We are helping the Commodity Futures Trading Commission and other regulators improve data quality in registered swap data repositories. These repositories are designed to be high-quality, low-cost collection points for data that are critical to understand exposures and connections across the financial system. To ensure global consistency in these data, we are also collaborating with our global counterparts.
We are also improving the quality of financial data by developing and promoting the use of data standards.

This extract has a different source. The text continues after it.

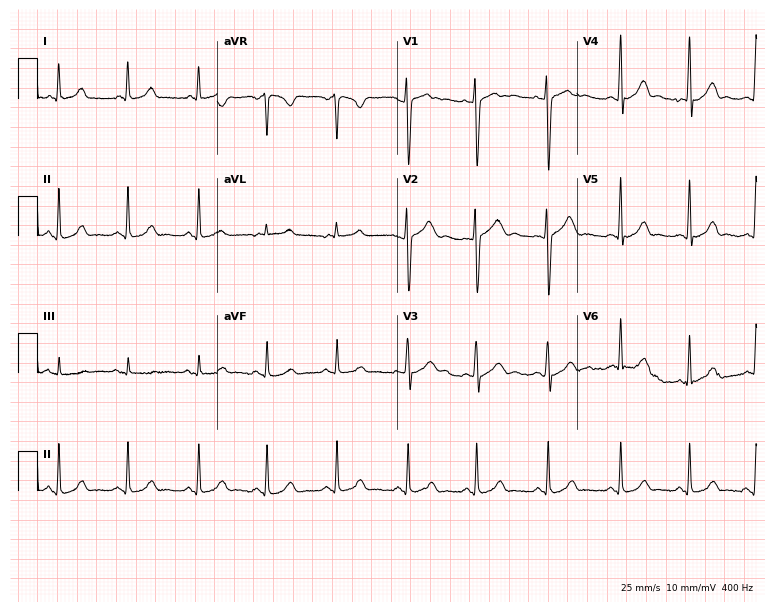
Standard 12-lead ECG recorded from a woman, 26 years old (7.3-second recording at 400 Hz). Read as a normal ECG.

We have led a foundational initiative among governments and private industry worldwide to establish a global Legal Entity Identifier or LEI — a data standard that is like a bar code for precisely and uniquely identifying parties to financial transactions. If the LEI system had been in place in 2008, the industry, regulators, and policymakers would have been better able to trace the exposures and connections of Lehman Brothers and others across the financial system. The LEI initiative has become fully operational in just a few years. But ubiquity is needed to realize its full benefits, so I have called for mandating its use for regulatory reporting.

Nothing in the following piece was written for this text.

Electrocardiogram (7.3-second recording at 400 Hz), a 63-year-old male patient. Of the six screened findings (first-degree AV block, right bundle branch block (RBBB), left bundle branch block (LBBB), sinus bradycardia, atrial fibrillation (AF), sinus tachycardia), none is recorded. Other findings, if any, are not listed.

I have outlined some ingredients for good data and good analysis. Of course, the ultimate goal is good policy. What tools should we put into the macroprudential toolkit and how should we calibrate them? In the past five years, the policy toolkit to address vulnerabilities has improved substantially. The adoption of new rules for capital and liquidity strengthened banking systems globally. However, much more remains to do, especially outside banks and across the rest of the financial system. Vulnerabilities can arise in nonbank financial intermediaries and in markets. Both micro- and macroprudential tools will likely be needed to address them.
Work to identify risks in nonbank entities should identify the activities that can give rise to vulnerabilities. Use of derivatives, secured funding, illiquid asset concentrations, counterparty credit concentrations, and obligations of CCP membership may all contribute to the interconnectedness of these firms in ways that could be relevant to financial stability. An activities-based approach will also help target policy measures — such as counterparty concentration limits, large position monitoring, and liquidity tools to manage redemption risks. Finally, an activities-based approach may require policy tools aimed at markets rather than at entities, such as minimum floors for repo haircuts to reduce excessive reliance on short-term, wholesale funding.
What will happen after this conference ends tomorrow afternoon? When we go back to work on Monday, will we do anything differently? We should challenge ourselves to find ways to operationalize what we learn here and take action to foster the subject of this conference.
Some ideas might include:
- Establishing interdisciplinary centers of excellence at universities to offer coursework and promote interdisciplinary research.
- Coursework and research across many disciplines on data science that would help elevate this work to its rightful place as an essential tool for decisionmaking.
- Collaborative efforts among financial policymakers to learn from other disciplines about resilience and crisis management.
Over the next two days, I look forward to learning from you.
Thanks for your attention. I would be happy to answer some questions.